Let $M$ be an abelian group. A quasi-seminorm on $M$ is a function $|\cdot|:M\to \mathbb{R}_{\geq 0}$ s.t.
- $|0|=0$;
- symmetry:$|-f|=|f|$;
- generalized triangle inequality: $\exists K\geq1,\forall f,g\in M,|f+g|\leq K(|f|+|g|)$.
It is a seminorm if we can take $K=1$.
Denote the open ball $B(f,r):=\{g\in M:|f-g|<r\}$. Denote $\mathcal{B}(f):=\{B(f,r):r>0\}$, it is a filter base. Denote $\mathcal{U}(f)$ by the filter generated by $\mathcal{B}(f)$.
Now there are two ways to generate a topology on $M$:
- the topology $\tau_1$ generated by $\bigcup_{f\in M}\mathcal{B}(f)$, i.e. the smallest topology s.t. every open ball $B(f,r)$ is open.
- the collection $(\mathcal{U}(f))_{f\in M}$ forms a neighborhood system and thus there exists a unique topology $\tau_2$ on $M$ s.t. the neighborhood system of $\tau_2$ is $(\mathcal{U}(f))_{f\in M}$.
The problem is: are they the same topology? If not, which one should we choose if I expect to have a topological group? Is there any other reason that we should prefer one over another? Maybe $|\cdot|:M\to \mathbb{R}_{\geq 0}$ should be continuous?

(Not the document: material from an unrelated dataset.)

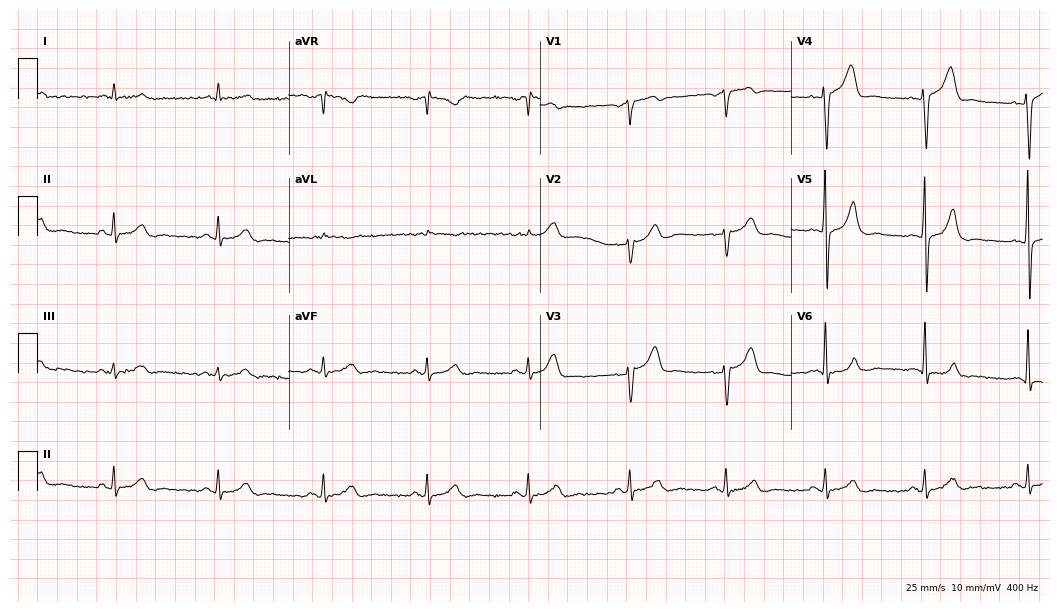
Resting 12-lead electrocardiogram. Patient: a 50-year-old male. None of these six findings is recorded: first-degree AV block, right bundle branch block, left bundle branch block, sinus bradycardia, atrial fibrillation, sinus tachycardia. Findings outside these six are not listed.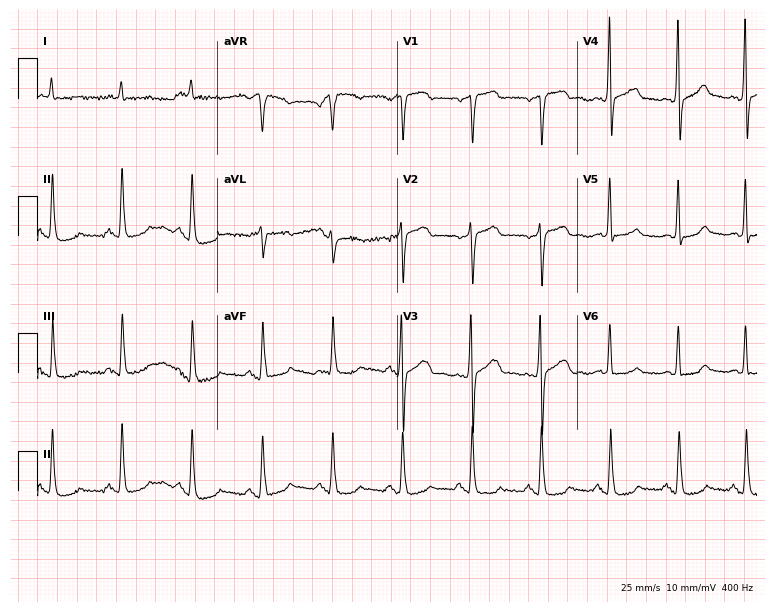
ECG (7.3-second recording at 400 Hz) — a male patient, 72 years old. Screened for six findings — first-degree AV block, right bundle branch block, left bundle branch block, sinus bradycardia, atrial fibrillation, sinus tachycardia — none is recorded. Only these six findings were labelled.

In particular, $U\in \tau_1$ iff $U$ is an arbitrary union of finite intersections of open balls; and $U\in \tau_2$ iff $\forall f\in U,U\in \mathcal{U}(f)$ iff $\forall f\in U,\exists r>0,B(f,r)\subset U$.
If $|\cdot|$ is a seminorm, i.e. we have triangle inequality, then it can be shown $U\in \tau_1$ iff $U$ is a union of open balls and thus the neighborhood system of $\tau_1$ agrees with $\tau_2$, so $\tau_1=\tau_2$. I doubt that it can be done with generalized triangle inequaltiy.
I kind of believe that $(M,\tau_2)$ is always a topological group, because the topology on a topological abelian group is uniquely determined by a neighborhood base around $0$, in this case $\mathcal{B}(0)$ satisfies $\forall B(0,r)\in \mathcal{B}(0),\exists B(0,s)\in \mathcal{B}(0),B(0,s)+B(0,s)\subset B(0,r)$ and then we can construct a group topology identical to $\tau_2$.
I am not sure if $(M,\tau_1)$ is a topological group. The concept of seminormed abelian group appear in an introduction course of Berkovich space, I personally consider quasi-seminorm to make sure that $|\cdot|^t$ is also a quasi-seminorm for all $t>0$.